Task statement: Retype each line of the material below word for word; pictures stay out.
(Beginning of Dataset)
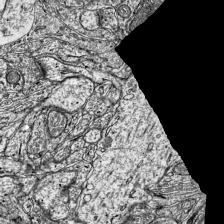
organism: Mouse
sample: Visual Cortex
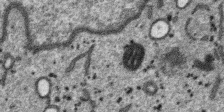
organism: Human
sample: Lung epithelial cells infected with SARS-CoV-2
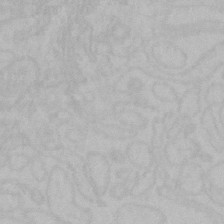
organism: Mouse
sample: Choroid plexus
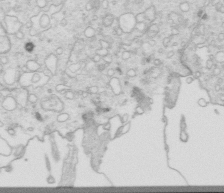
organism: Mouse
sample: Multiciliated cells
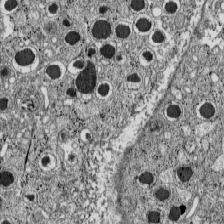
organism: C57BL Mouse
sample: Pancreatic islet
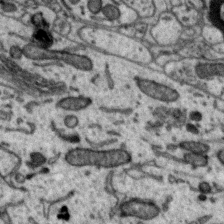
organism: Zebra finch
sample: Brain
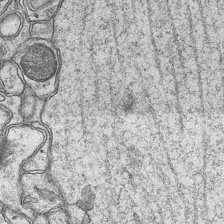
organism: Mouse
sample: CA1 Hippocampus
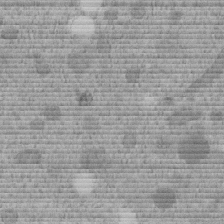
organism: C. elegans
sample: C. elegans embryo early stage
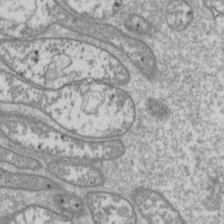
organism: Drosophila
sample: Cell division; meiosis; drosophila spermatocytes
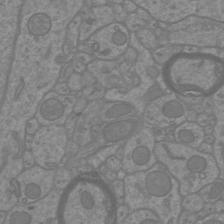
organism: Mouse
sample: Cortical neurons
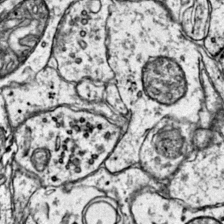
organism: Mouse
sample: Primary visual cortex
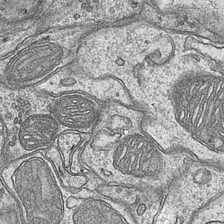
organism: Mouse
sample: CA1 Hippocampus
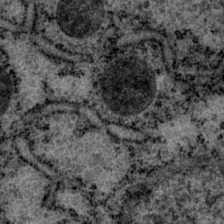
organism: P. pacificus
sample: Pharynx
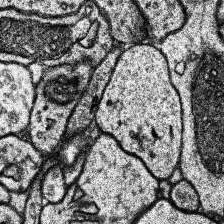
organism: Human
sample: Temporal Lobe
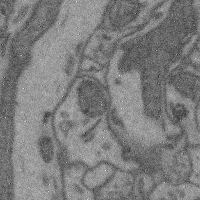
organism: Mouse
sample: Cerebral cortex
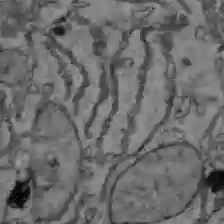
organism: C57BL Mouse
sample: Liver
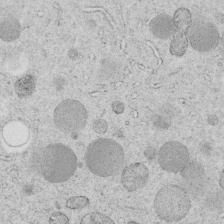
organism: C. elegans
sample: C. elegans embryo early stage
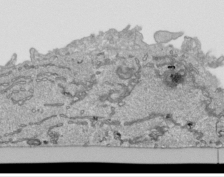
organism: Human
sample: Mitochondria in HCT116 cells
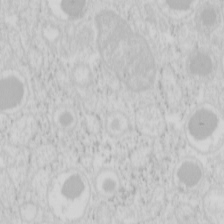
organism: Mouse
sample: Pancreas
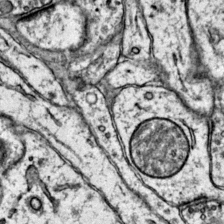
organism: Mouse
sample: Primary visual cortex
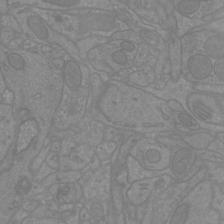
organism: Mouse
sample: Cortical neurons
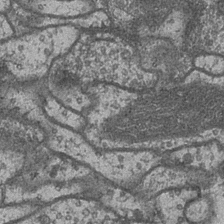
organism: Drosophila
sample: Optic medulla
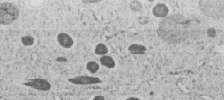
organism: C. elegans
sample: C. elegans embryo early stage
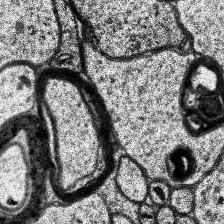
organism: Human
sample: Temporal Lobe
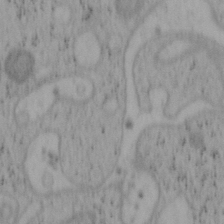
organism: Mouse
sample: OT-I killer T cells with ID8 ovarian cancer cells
(End of Dataset)
Your solution:
organism: Mouse
sample: Visual Cortex
organism: Human
sample: Lung epithelial cells infected with SARS-CoV-2
organism: Mouse
sample: Choroid plexus
organism: Mouse
sample: Multiciliated cells
organism: C57BL Mouse
sample: Pancreatic islet
organism: Zebra finch
sample: Brain
organism: Mouse
sample: CA1 Hippocampus
organism: C. elegans
sample: C. elegans embryo early stage
organism: Drosophila
sample: Cell division; meiosis; drosophila spermatocytes
organism: Mouse
sample: Cortical neurons
organism: Mouse
sample: Primary visual cortex
organism: Mouse
sample: CA1 Hippocampus
organism: P. pacificus
sample: Pharynx
organism: Human
sample: Temporal Lobe
organism: Mouse
sample: Cerebral cortex
organism: C57BL Mouse
sample: Liver
organism: C. elegans
sample: C. elegans embryo early stage
organism: Human
sample: Mitochondria in HCT116 cells
organism: Mouse
sample: Pancreas
organism: Mouse
sample: Primary visual cortex
organism: Mouse
sample: Cortical neurons
organism: Drosophila
sample: Optic medulla
organism: C. elegans
sample: C. elegans embryo early stage
organism: Human
sample: Temporal Lobe
organism: Mouse
sample: OT-I killer T cells with ID8 ovarian cancer cells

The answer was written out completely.